_Exercise details_
Everything in the listing that follows should be reproduced exactly except the pictures.

_Available data_
"""
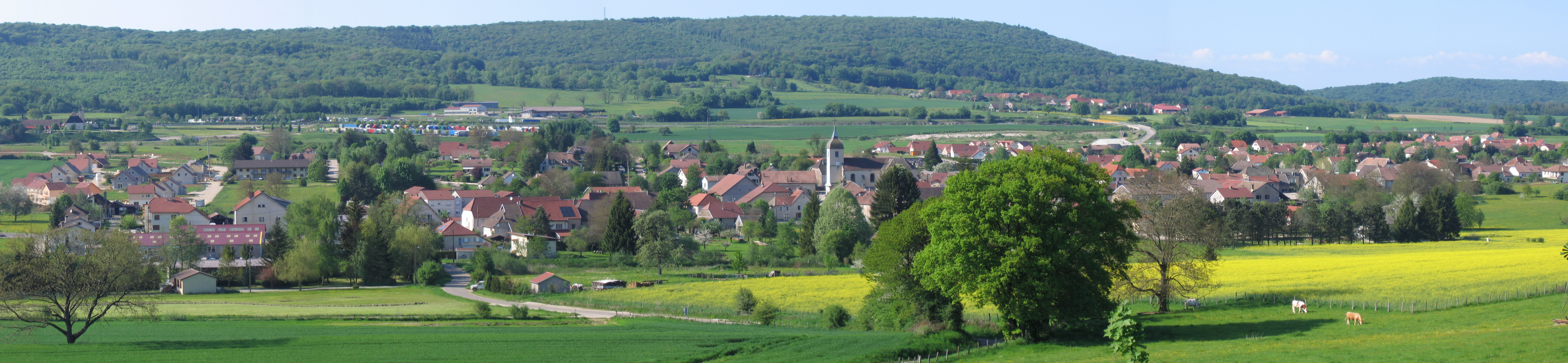 Marchaux
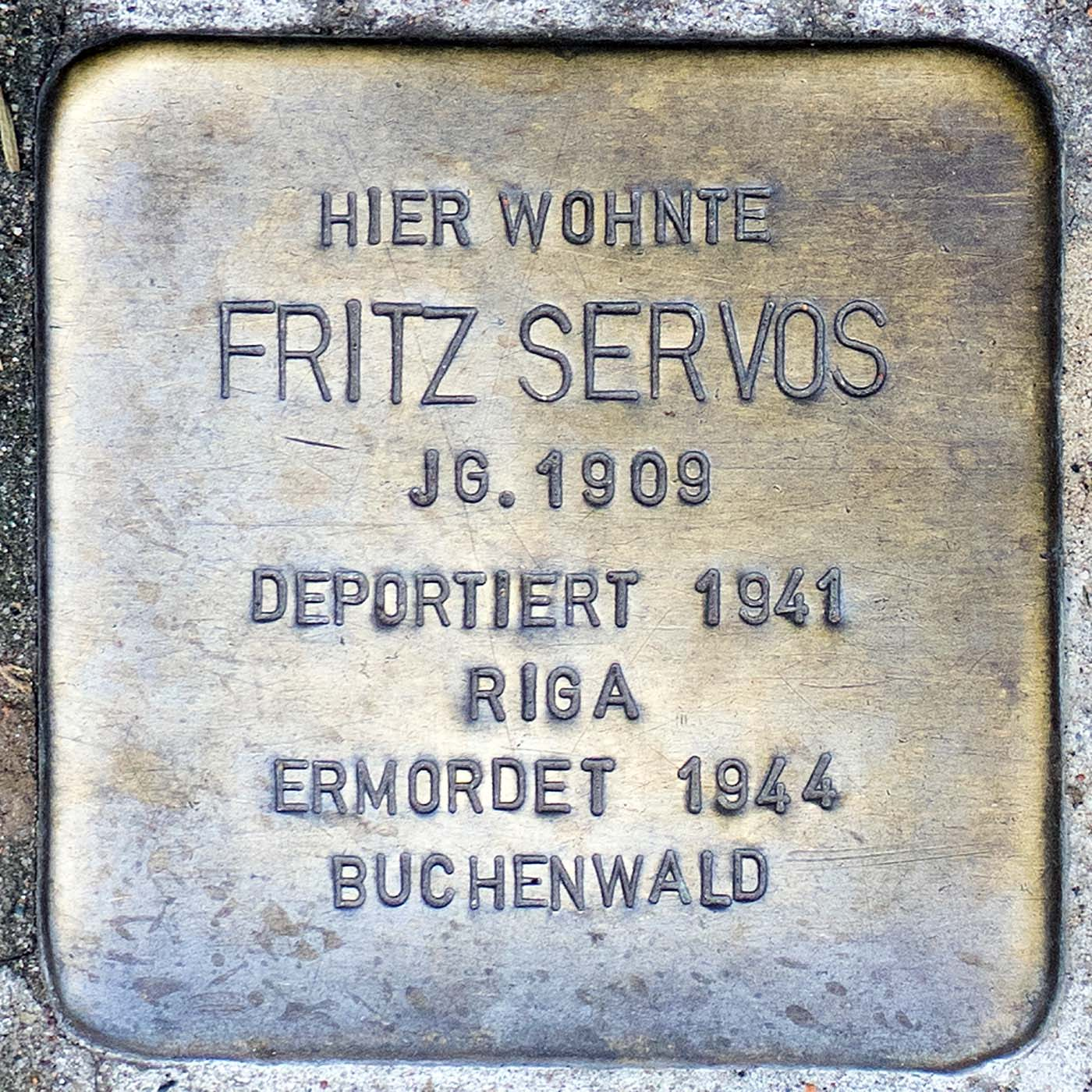 Stolperstein für Fritz Servos (Willich)
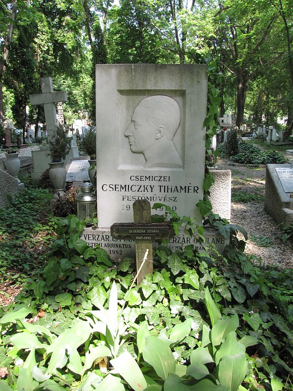 Csemiczky Tihamér (Törtel, 1904. március 19.–Budapest, 1960. augusztus 9.) festő, tervezőgrafikus sírja Budapesten. Farkasréti temető: 1/1-1-25
"""
_Result of this exercise_
 Marchaux
 Stolperstein für Fritz Servos (Willich)
 Csemiczky Tihamér (Törtel, 1904. március 19.–Budapest, 1960. augusztus 9.) festő, tervezőgrafikus sírja Budapesten. Farkasréti temető: 1/1-1-25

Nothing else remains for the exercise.